> _Supplied information_
• • • • • • •
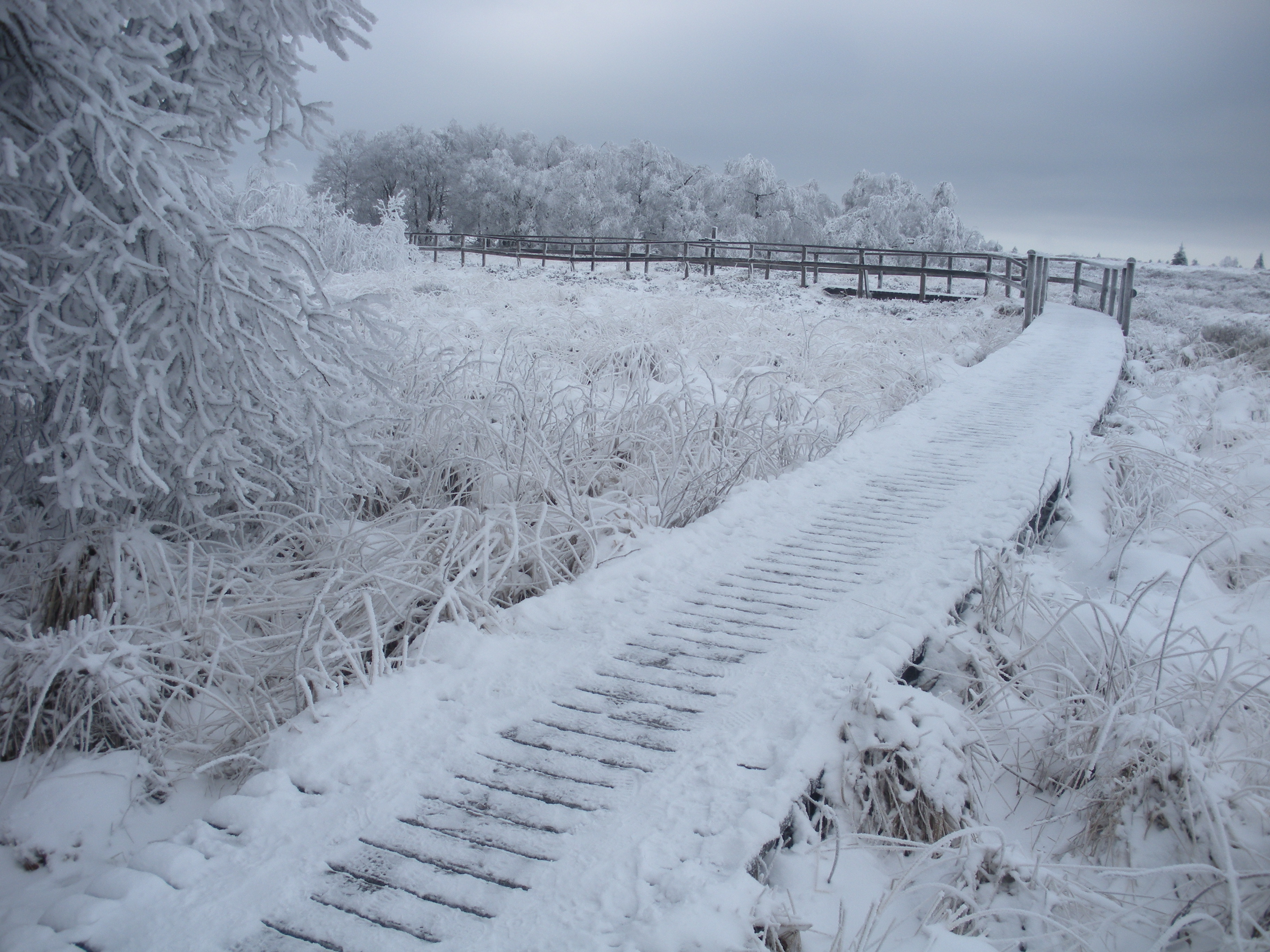 Parc naturel Hautes Fagnes - Eifel
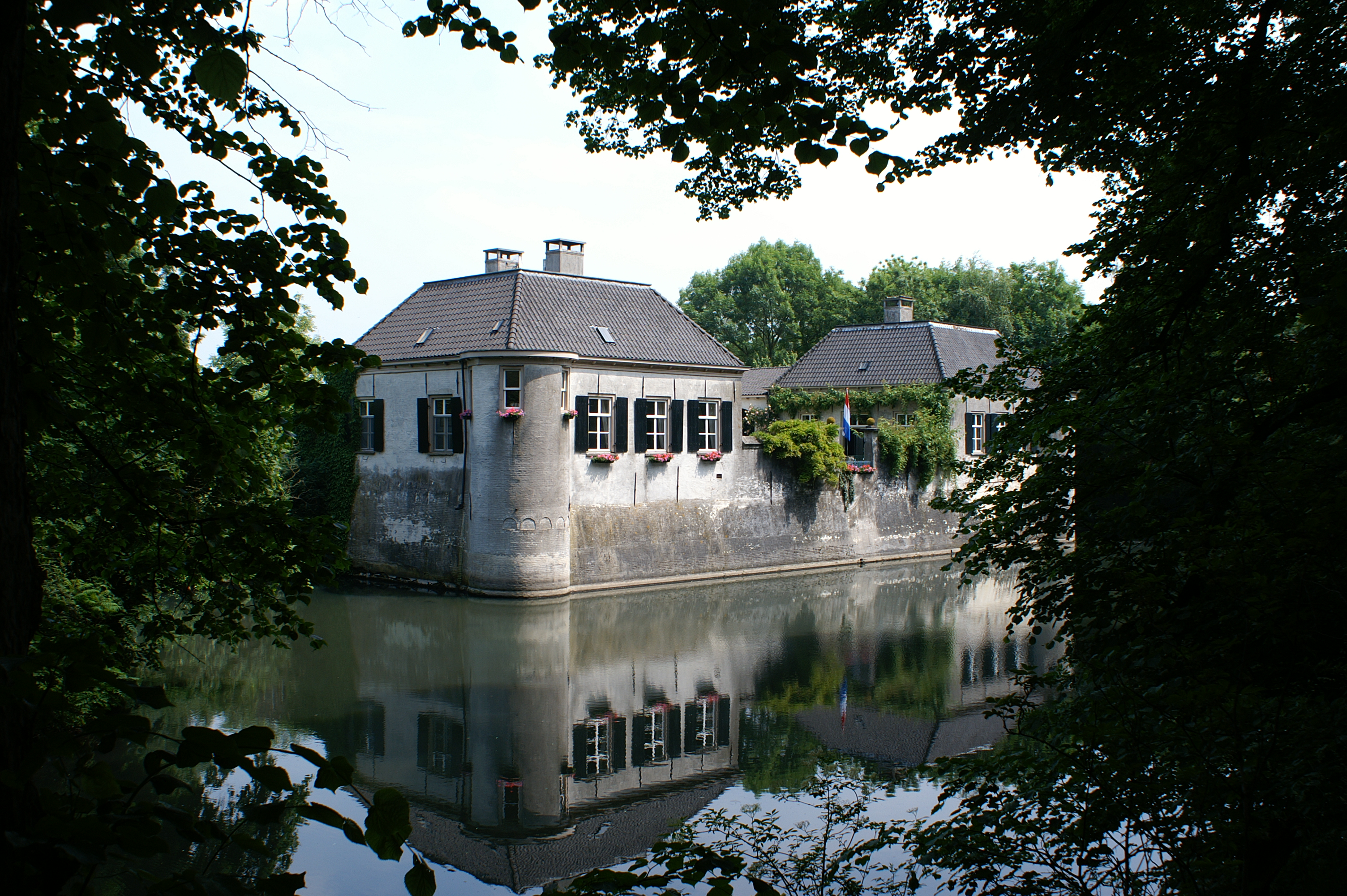 De bouwhuizen van het verdwenen kasteel Oijen.
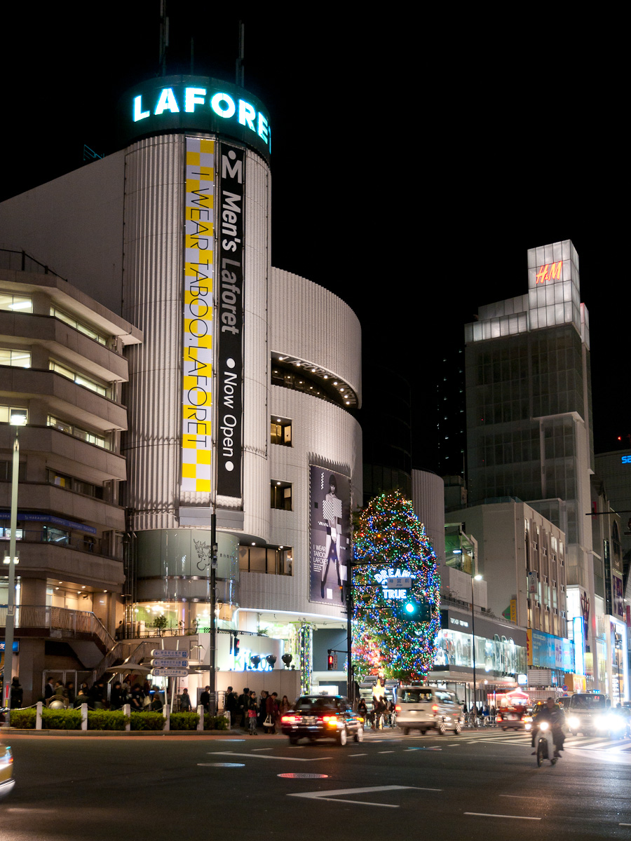 明治通り神宮前交差点とラフォーレ原宿、東京都渋谷区神宮前。
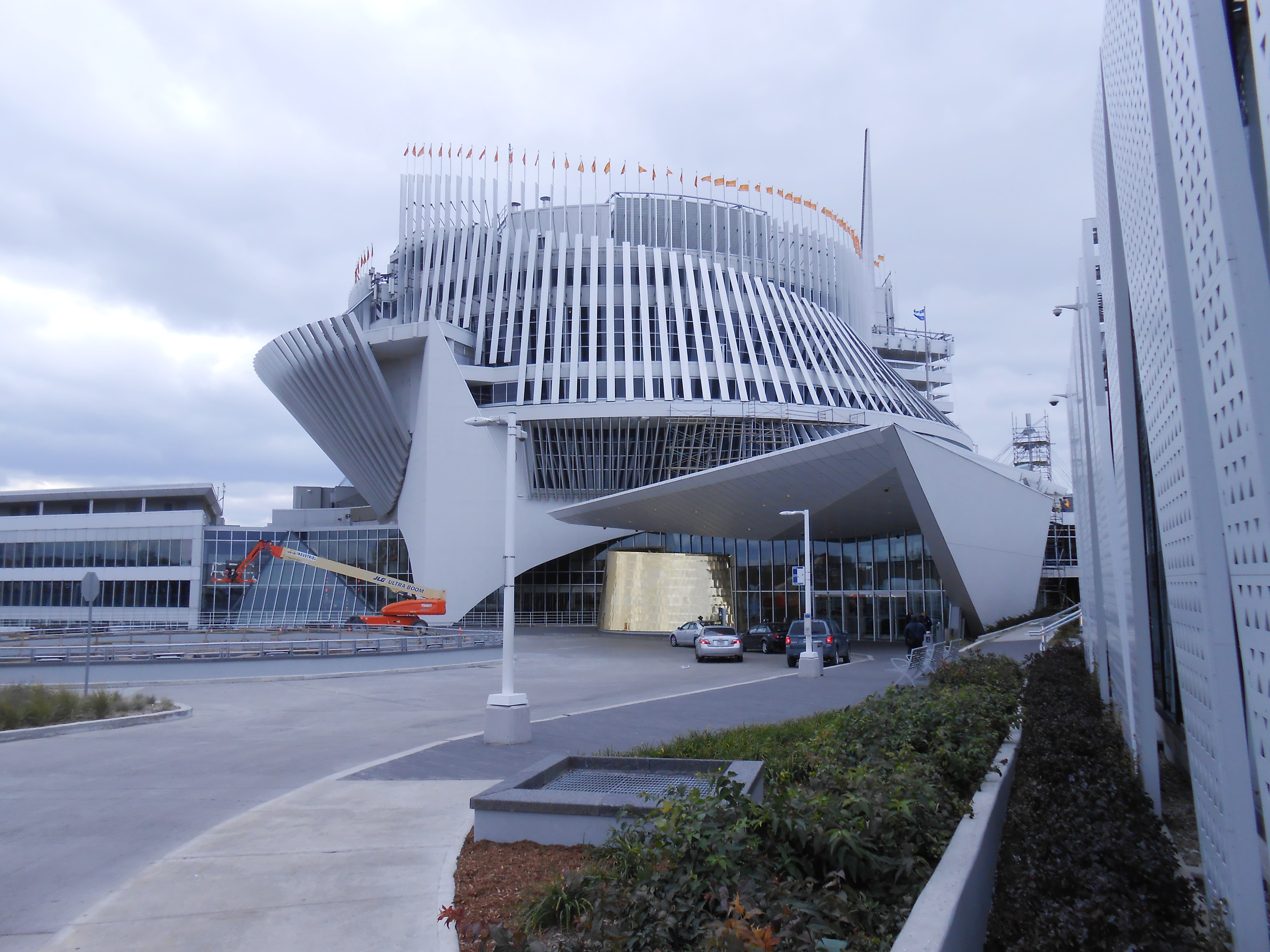 Casino de Montréal, île Notre-Dame
• • • • • • •
All lines from the one containing "De bouwhuizen van" through the end of the data are to be written out exactly, with nothing added; skip the pictures.

> _Response area_
 De bouwhuizen van het verdwenen kasteel Oijen.
 明治通り神宮前交差点とラフォーレ原宿、東京都渋谷区神宮前。
 Casino de Montréal, île Notre-Dame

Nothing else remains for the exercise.